(913) 214-8344 [email protected]

You can now apply online for a North Carolina Performance Bond - it only takes three (3) minutes! (Yep, we timed it.) Click here:

Fast Track Apply now quick bond application to get a bond instantly

Or you Can download our Express Performance Bond Application (click to download form)

  1. Complete the form and email to [email protected]
  2. Be sure to include the Contract and Notice of Award letter (bid specs from the obligee).
  3. Send the bid results if you have them

North Carolina Performance Bonds - The banner shows a three contractors working with a tower cranes at their backs.

What is a Performance Bond in North Carolina?

How do I get a Performance and Payment Bond in North Carolina?

We make it easy to get a contract performance bond.  Just click here to get our North Carolina Performance Application.  Fill it out and then email it and the North Carolina contract documents to [email protected] or fax to 855-433-4192.

You can also call us at (913) 562-6992. We thoroughly review each and every application for commercial bonds and then submit it to the surety that we believe will provide the best p & p bond for your matter. The surety broker will perform a credit check. We have a high success rate in getting our clients performance and payment bonds at the best rates possible.

What's a performance bond? This infographic shows a logo of construction equipments, wallet and a dollar, two person shaking hands at the front of a bank, and performance bond contract with a multi colored background.

Performance and Payment bond definition in North Carolina?

The cost of a performance bond can vary widely depending on the amount of coverage that is required. It is based on the total amount of the contract.  Things that can affect this pricing are the perceived risk of the job, the financial position of the entity being bonded, plus other factors.

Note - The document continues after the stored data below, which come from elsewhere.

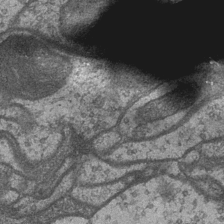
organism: Drosophila
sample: Optic medulla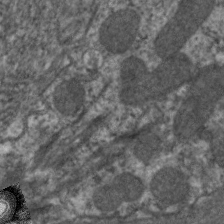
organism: C. elegans
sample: Pharynx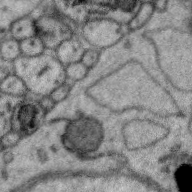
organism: Zebra finch
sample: Brain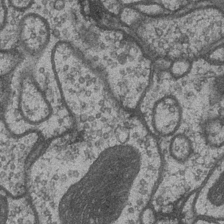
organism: Drosophila
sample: Optic medulla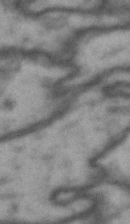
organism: Drosophila
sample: Brain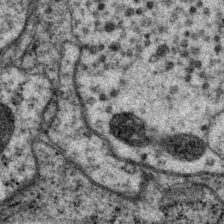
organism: P. pacificus
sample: Pharynx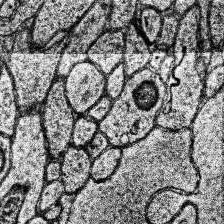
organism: Human
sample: Temporal Lobe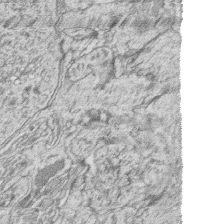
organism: Zebrafish
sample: synaptic ribbons in rod cells and cone cells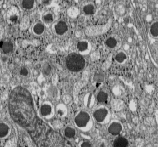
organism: C57BL Mouse
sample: Pancreatic islet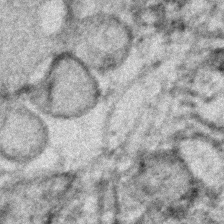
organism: Human
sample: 1205lu cells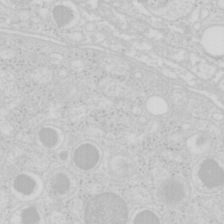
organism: Mouse
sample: Pancreas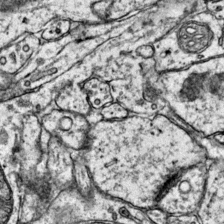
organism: Mouse
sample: Primary visual cortex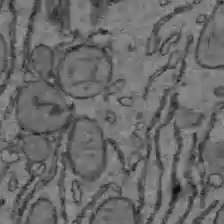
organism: C57BL Mouse
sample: Liver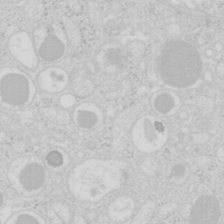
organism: Mouse
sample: Pancreas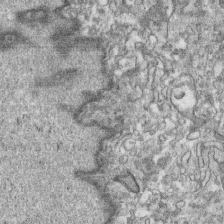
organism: Human
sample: CRL-1474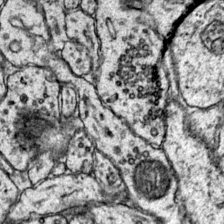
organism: Mouse
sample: Primary visual cortex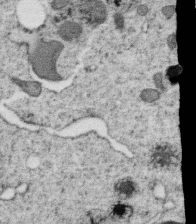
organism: C. elegans
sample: C. elegans oocyte; sperm cells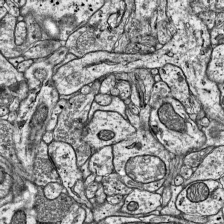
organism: Mouse
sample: Visual Cortex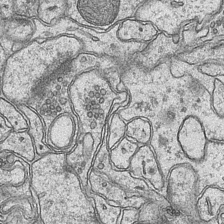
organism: Mouse
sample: CA1 Hippocampus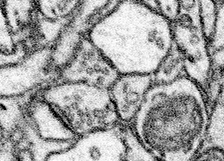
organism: Mouse
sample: Somatosensory cortex neuropil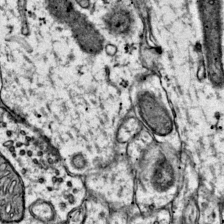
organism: Mouse
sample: Primary visual cortex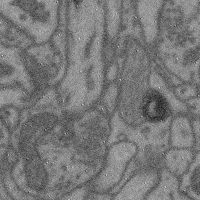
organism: Mouse
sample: Cerebral cortex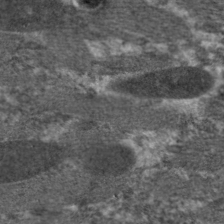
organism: C. elegans
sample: Pharynx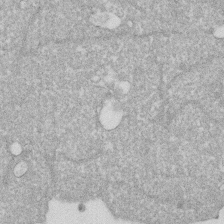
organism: Human
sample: HIV infected U937 cells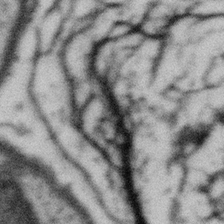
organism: Gemmata obscuriglobus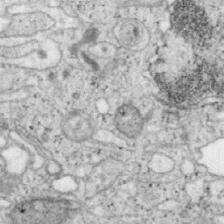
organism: Mouse
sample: OT-I killer T cells with ID8 ovarian cancer cells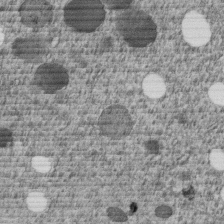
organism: C. elegans
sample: C. elegans embryo early stage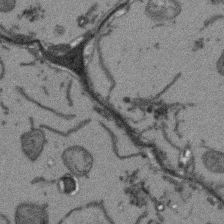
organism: Arabidopsis thaliana
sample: Root tip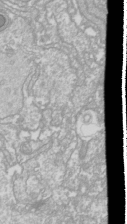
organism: Drosophila
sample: Cell division; meiosis; drosophila spermatocytes

Benefits and Costs of Performance Bond in North Carolina

How much do bonds cost in NC?

Bond prices fluctuate based on the job size. The cost of a bond is estimated through a couple of back-of-the-envelope calculations.  In general, the cost is approximately three percent (3%) for jobs under $800,000 and then the percentage is lower as the contract amount increases. We work diligently to find the lowest premiums possible in the state of North Carolina. Please call us today at (913) 562-6992. We'll find you the very best rate possible for your maintenance bond or completion bond.

Bond Amount Needed  Fee
<$800,000  2-3%
>$800,000<$1,500,00  1.5-3%
>$1.500,000 1-3%

These rates are for Merit clients, Standard rates are higher

Just fill out our bond application here and email it to [email protected]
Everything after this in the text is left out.